- Description and Installation
- Scale-Space Blob Detector
- Melanoma Segmentation
- Melanoma Classification with CNNs
- Object Detection with Faster-RCNN
- Feature Selection for Audio Classification
- Audio Speech Recognition with DeepSpeech2
Audio processing, Video processing and Computer Vision Laboratories (UC3M - C2.350.16508).
Create a Python 3.6 virtual environment and run the following command:
pip install -r requirements.txt
Or specify the name of the project to install specific requirements.

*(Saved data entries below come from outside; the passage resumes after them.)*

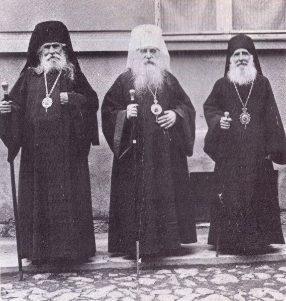 Архиепископ Гермоген, Блаженнейший митрополит Антоний и епископ Иоанн в день епископской хиротонии последнего. Белград.
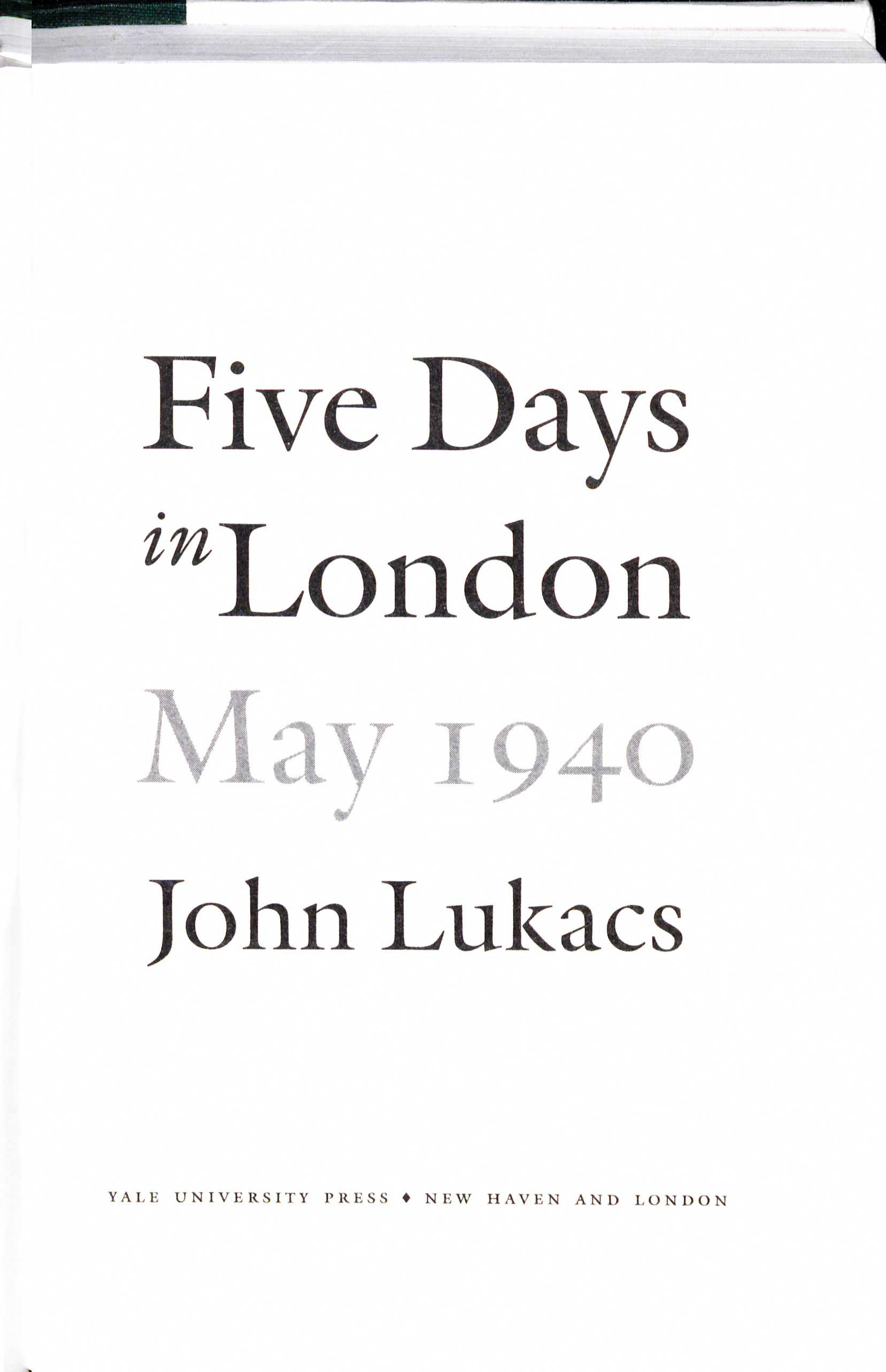 John Lukacs Five Days in London, May 1940 Title
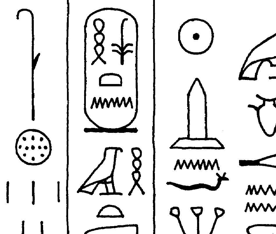 king Huni on the recto of the Palermo stone, rule of Neferirkare in the fifth year - record
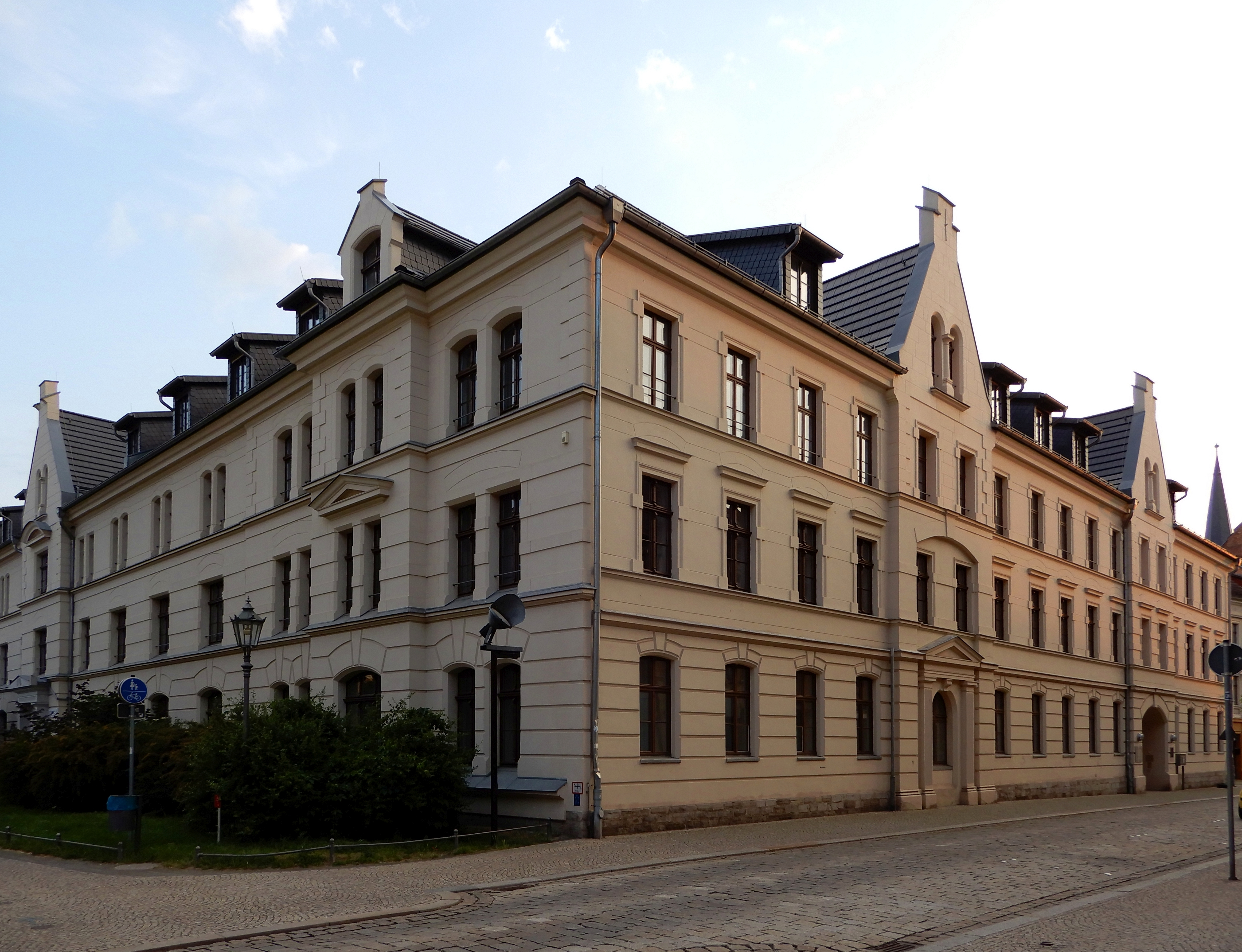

pip install -r <PROJECT NAME>/requirements.txt
PIP ENVIRONMENT
pip3 install torch==1.10.0+cu113 torchvision==0.11.1+cu113 -f https://download.pytorch.org/whl/cu113/torch_stable.html
CONDA ENVIRONMENT
conda install pytorch torchvision torchaudio cudatoolkit=11.3 -c pytorch
Scale-space blob detector based on the Laplacian of Gaussian (LoG) filter. Full guideline here.
Pre-processing, segmentation and post-processing for melanoma images using thresholding and clustering techniques. Full guideline here.
Testing of several CNN architectures for melanoma classification (no melanoma, melanoma, keratosis) Full lab here.
Faster-RCNN implementation for object detection and classification using a subset of the PASCAL VOC 2012 database. Full lab here.
Feature extraction and selection for classifying dogs and cats audios using SVM. Full guideline here.
Comparison of 3 speech recognition architectures based on DeepSpeech2 altering the GRU layer implementation. Full lab here.